Drop the pictures, then repeat every record exactly as it stands.
--- Listed records Enclosed Below ---
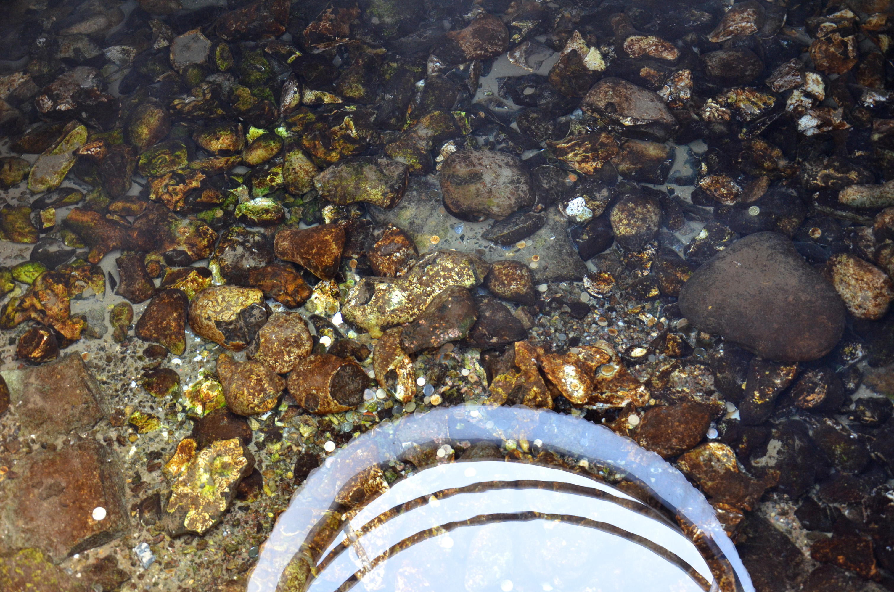 Гідрологічна пам'ятка природи «Джерело Пресвятої Трійці» в смт Велика Березовиця Тернопільського району Тернопільської області.
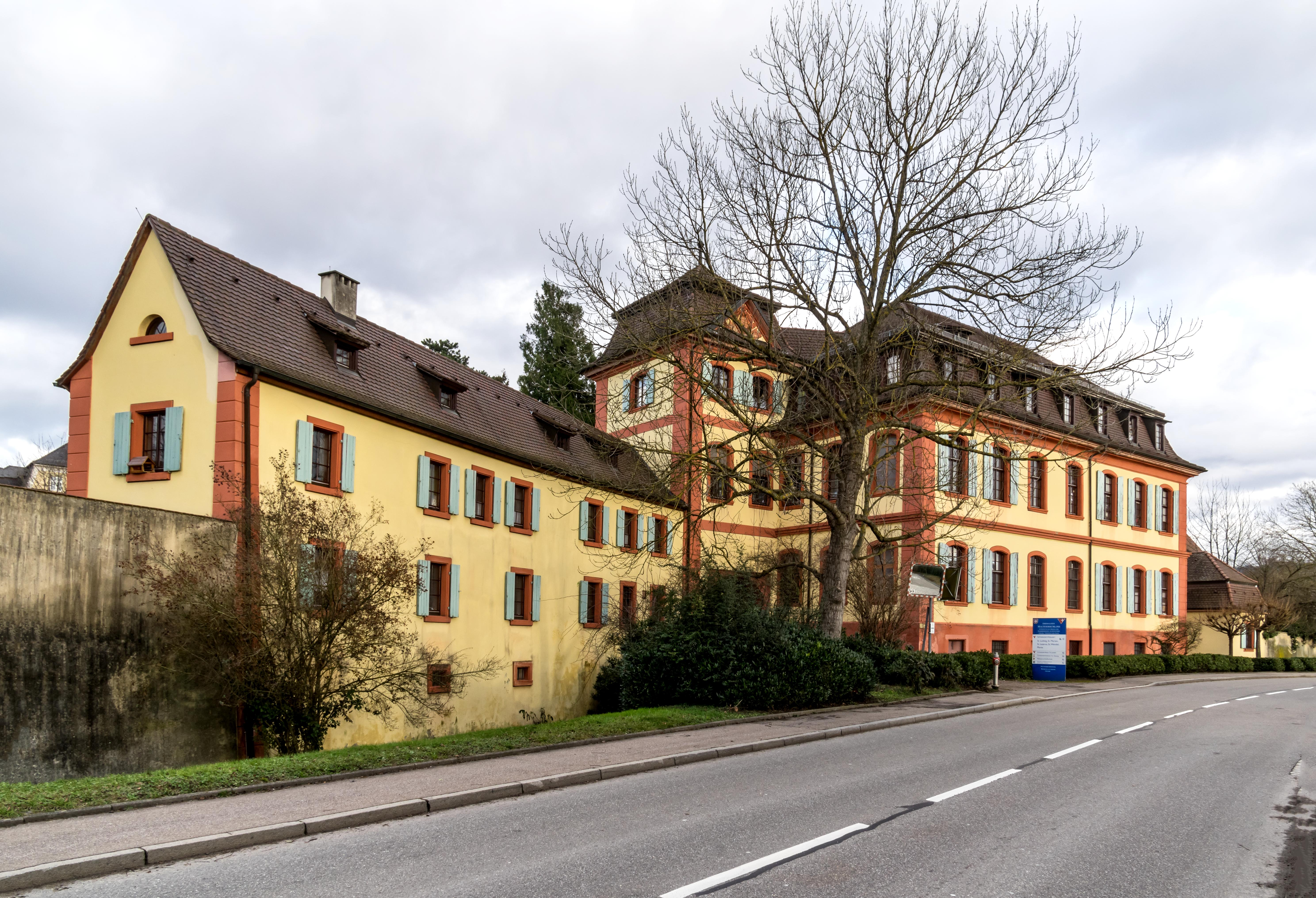 Bilder aus Heitersheim Das ehemalige Malteserschloss Heitersheim, jetzt im Besitz des Ordens der barmherzigen Schwestern vom Hl. Vinzenz von Paul Blick von Außen zum Südeingang und Kanzleigebäude
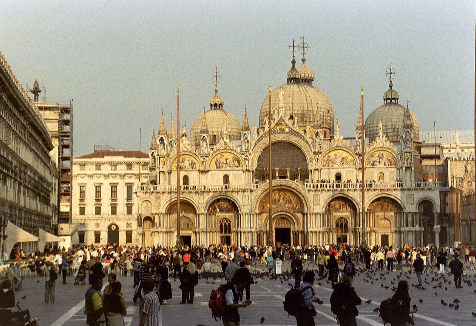 Venice, Basilica di San Marco
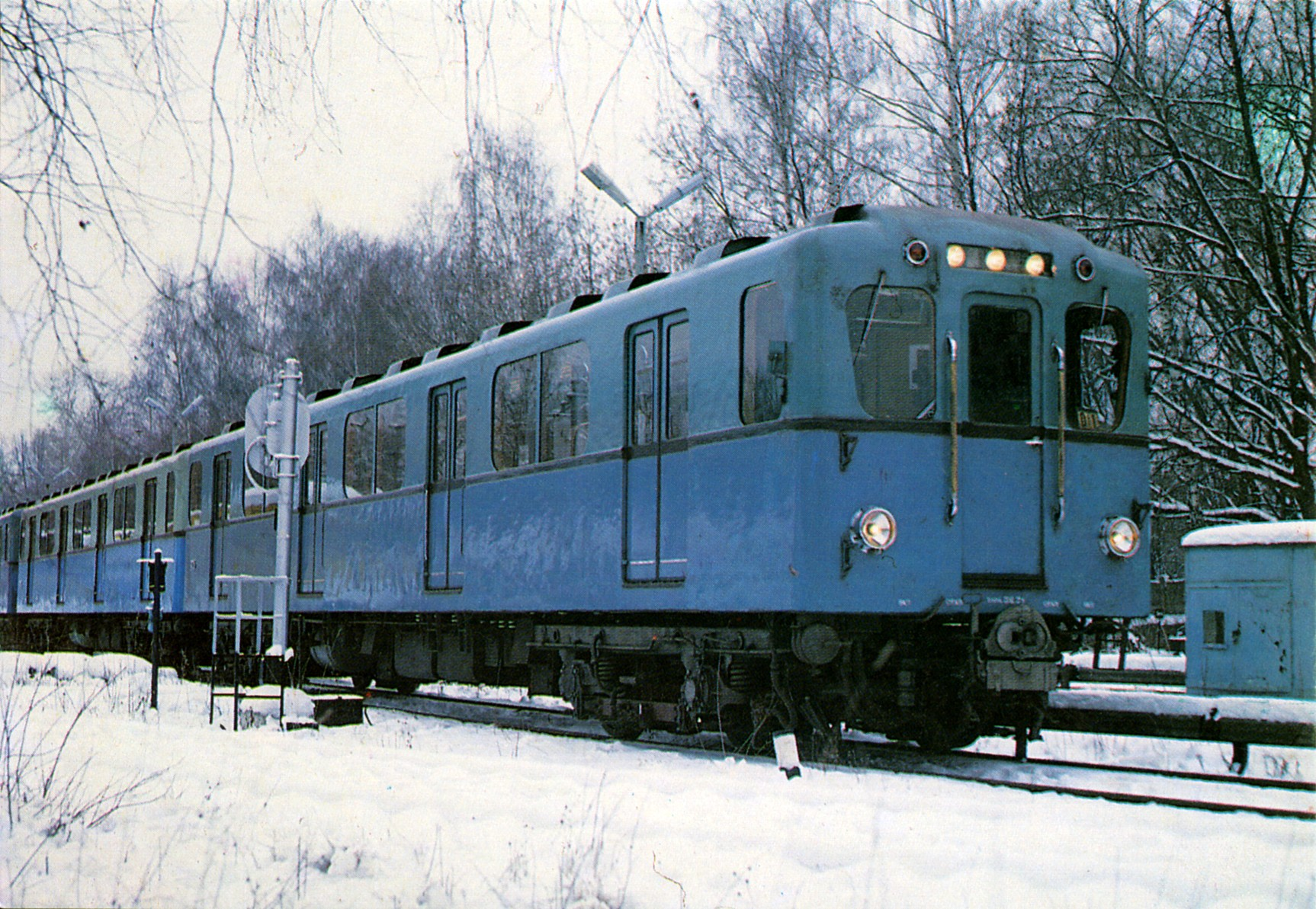 Метровагон типа Д
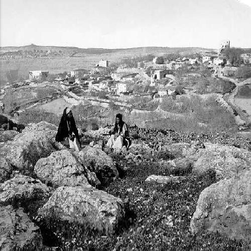 בית - אל, מראה כללי, ( ת. מ. 1895) .
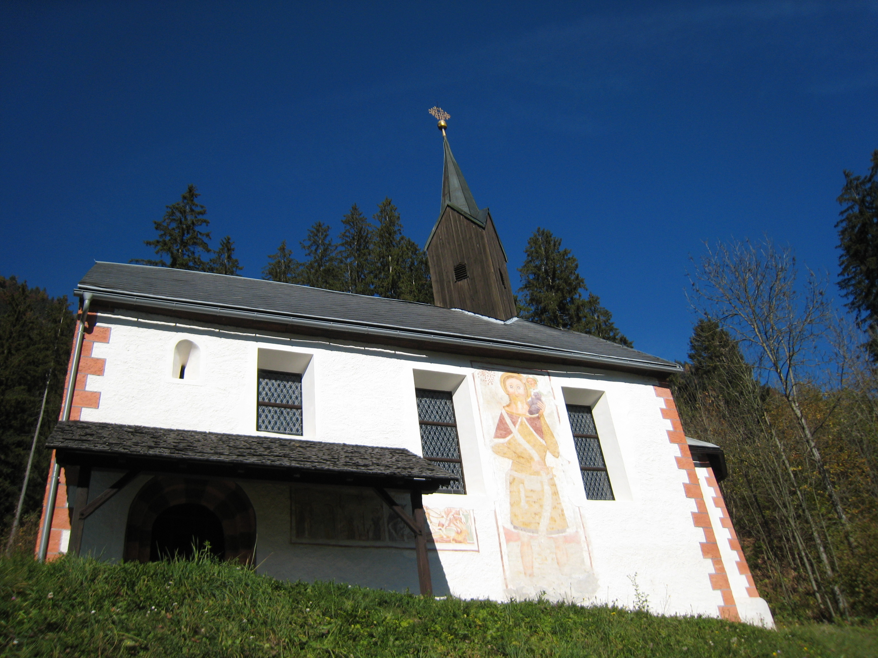 Kirche in Gerlamoos, Steinfeld
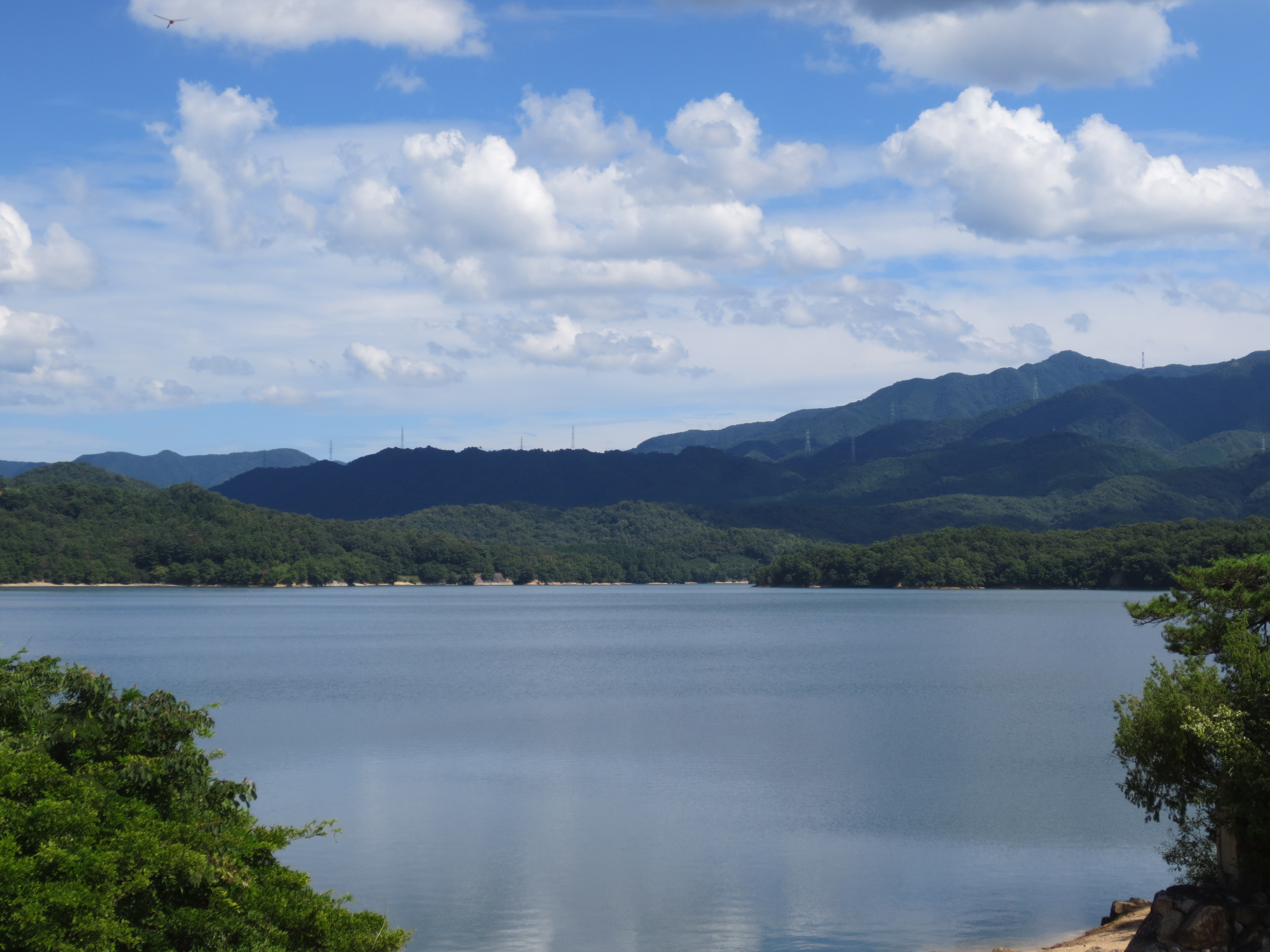 Mt. Daisen and Manno Lake
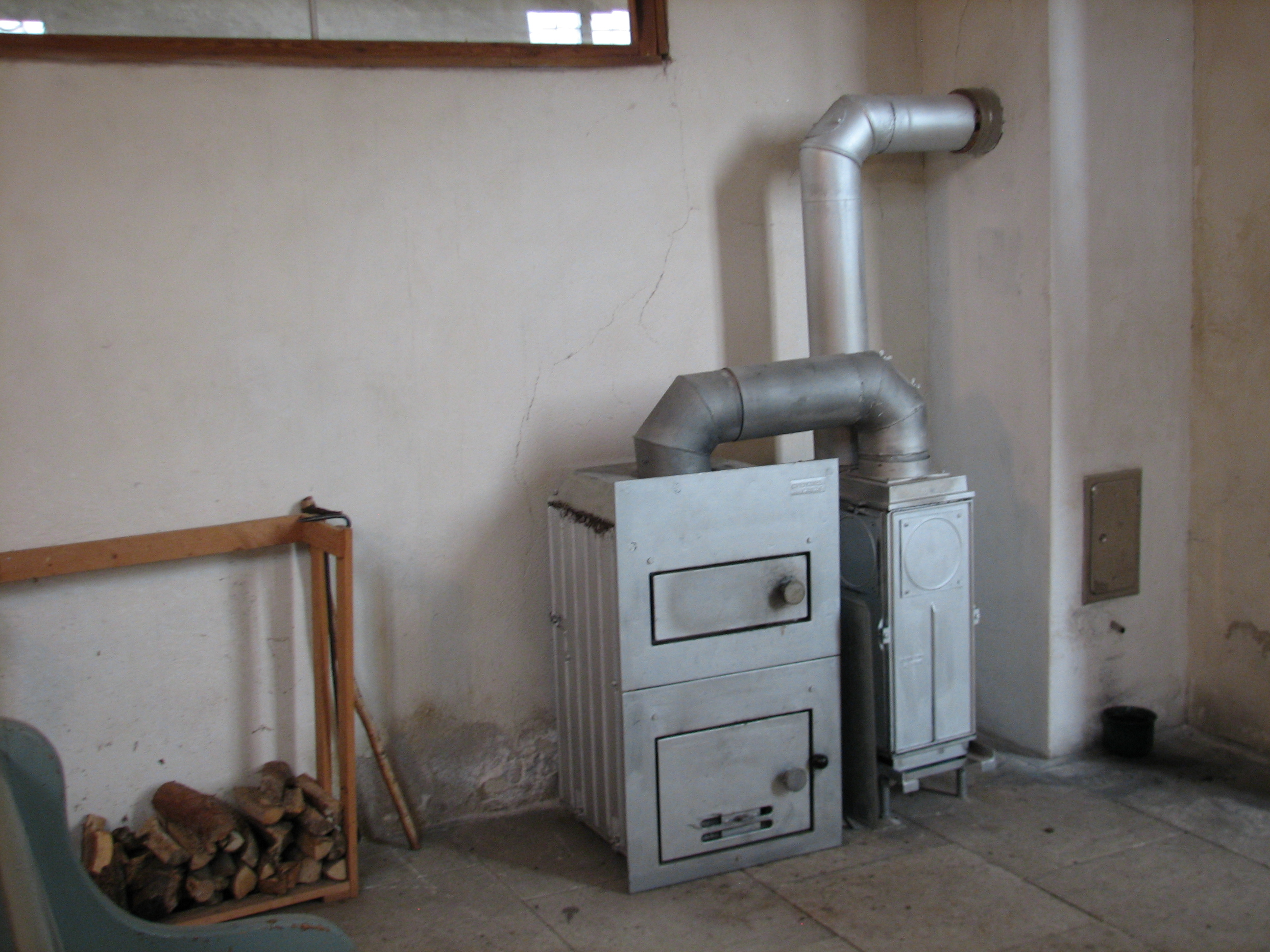 holzbefeuerter Ofen
--- End of Enclosed Listed records ---
| Written reply |
 Гідрологічна пам'ятка природи «Джерело Пресвятої Трійці» в смт Велика Березовиця Тернопільського району Тернопільської області.
 Bilder aus Heitersheim Das ehemalige Malteserschloss Heitersheim, jetzt im Besitz des Ordens der barmherzigen Schwestern vom Hl. Vinzenz von Paul Blick von Außen zum Südeingang und Kanzleigebäude
 Venice, Basilica di San Marco
 Метровагон типа Д
 בית - אל, מראה כללי, ( ת. מ. 1895) .
 Kirche in Gerlamoos, Steinfeld
 Mt. Daisen and Manno Lake
 holzbefeuerter Ofen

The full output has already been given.